By 2022, Burna Boy was headlining Madison Square Garden (capacity: 20,000) and last July he became the first Nigerian to sell out a stadium show in the US when he performed at Citi Field, New York (capacity: 41,000). He went one step further on the other side of the Atlantic, selling out the 60,0000-capacity London Stadium this summer. He’s far from alone. This year his countryman Wizkid was a headliner at the UK’s biggest musical festival, Glastonbury, and sold out London’s Tottenham Hotspur Stadium (capacity 45,000), following three sold-out shows at the O2 Arena in London in 2021.

If further evidence was needed that the genre has a seat at the table of popular music, the MTV Video Music Awards now has an Afrobeats category, and in 2024 the Grammy Awards will introduce a new category, Best African Music Performance, which is expected to feature Afrobeats artists. Burna Boy is already a Grammy winner, while in September, “Calm Down” by Nigerian rising star Rema and Selena Gomez became the first song led by an African artist to hit one billion streams on Spotify.  

Yet a few years ago, not many US photographers were dedicating their time to documenting Afrobeats musicians, said Akinfeleye, and even fewer wanting to take an intimate view of their lives. “I think that’s what a lot of the artists found most interesting about my work and what I do,” he added. “It was something different. There was something fresh; it was something that they hadn’t seen before.”

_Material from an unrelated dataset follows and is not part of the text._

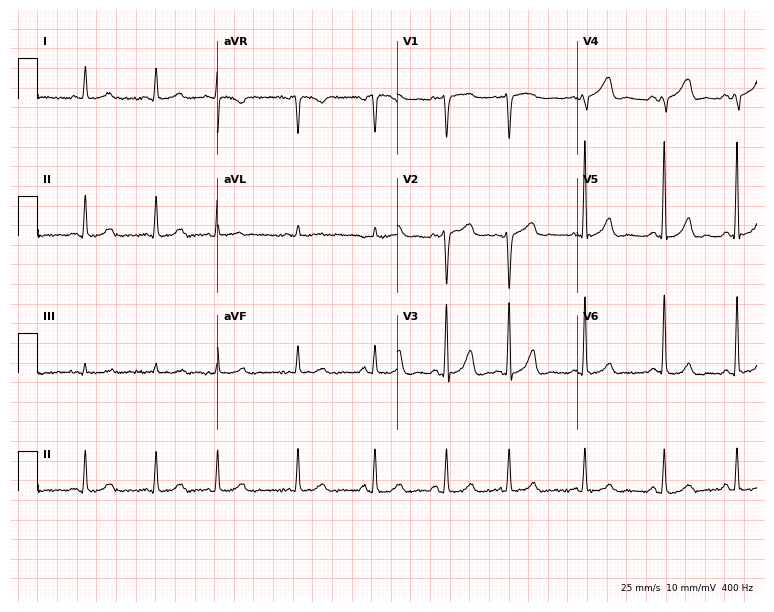
12-lead ECG (7.3-second recording at 400 Hz) from a 67-year-old female patient. Screened for six findings — first-degree AV block, right bundle branch block, left bundle branch block, sinus bradycardia, atrial fibrillation, sinus tachycardia — none is recorded.
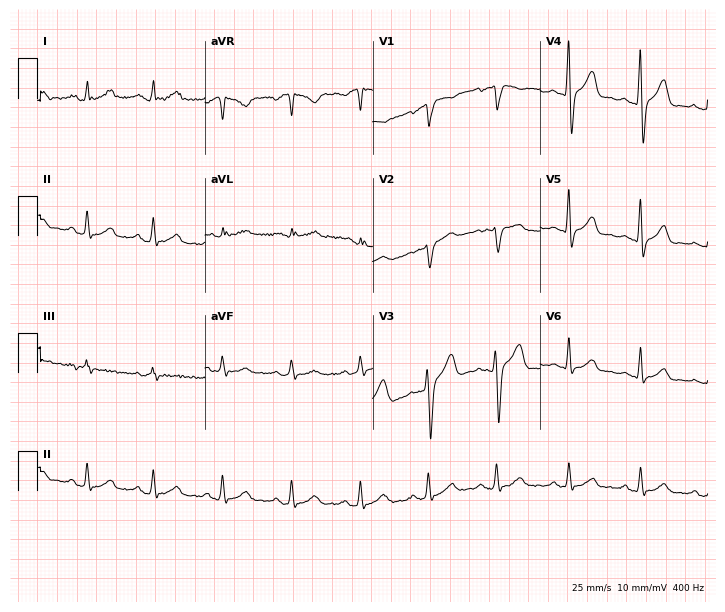
12-lead ECG from a 20-year-old female patient (6.8-second recording at 400 Hz). No first-degree AV block, right bundle branch block, left bundle branch block, sinus bradycardia, atrial fibrillation or sinus tachycardia recorded for this tracing.

The photographer said his parents instilled in him “a focus to really highlight our own.” Whether fashion editorials, album covers or concerts, Akinfeleye’s lens has put Black – and particularly African – faces front and center in his portfolio.

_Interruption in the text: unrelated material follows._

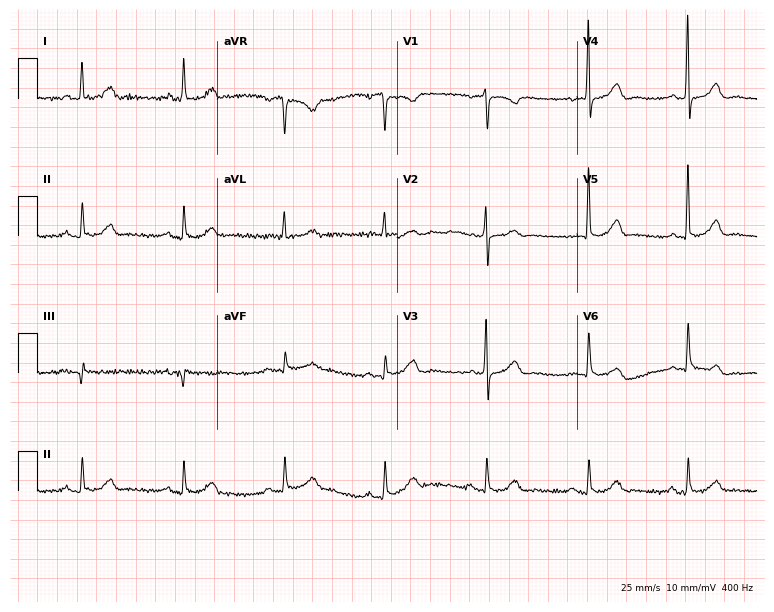
12-lead ECG from a female patient, 66 years old. Recorded interpretation: within normal limits.

Starting with some early gigs with Mr Eazi, Runtown and Brandon Boyd, his first big Afrobeats concert was an evening with Wizkid in Washington DC on July 4th weekend, 2017. The two had been introduced by Wiz’s DJ, DJ Tunez, and after that first show he went backstage to show Wizkid his work. “From there it’s just been history,” Akinfeleye said.

Of all the artists Akinfeleye has worked with, he says his bond with Wizkid is the tightest. He has documented the Nigerian musician at festivals and arena tours, traveling throughout the US and Europe.

Wizkid brought Akinfeleye to London to shoot his breakout series at the O2 Arena in 2021, when an all-star line-up took to the stage in support of the headliner. “I will never forget it,” Akinfeleye said, “I remember each moment like it was yesterday.”

The body of work from those nights is one with great contrast. The sea of mobile phone spotlights that greet Wizkid like bioluminescent creatures is a world away from the intimate shots off-stage of Wiz and his tight inner circle. The photographer has the rapport and the eye to capture both sides of the man, who will largely be the focus of Akinfeleye’s upcoming photobook “Eagle Eye” (release date to be announced).

“Wiz is a very private person, you know,” he said, “(there’s) not a lot of people around him.” What they have goes beyond photographer and subject, he added. “It is definitely a relationship in itself. And that bond translates into my work because it makes it easier. He’ll feel comfortable when I bring out a camera. He won’t feel under pressure, he’ll feel like it’s a regular thing.”

Getting to that point takes time, Akinfeleye said. One thing he’s had in his favor is his shared heritage with many of the artists he’s documented. “It has been amazing just sharing personal spaces with these artists, getting to know them, sharing laughs, just talking more about the culture, talking more about our visions, our country,” he said.

“Nigerian music – African music – is there to make people feel good no matter what,” he added. “That energy is so normal to us: having joy from nothing. That’s a joy I want the world to see … I want my imagery to convey that feeling.”

That same infectious good time is why he believes the genre is music for our times. “The world needs love. The world needs to feel good,” Akinfeleye argues, and that need isn’t disappearing any time soon.

“Seeing where Afrobeats has come to now, it’s been an amazing journey,” he reflected, and “it’s only going to get bigger.”

“Afrobeats to the world is all I can say.”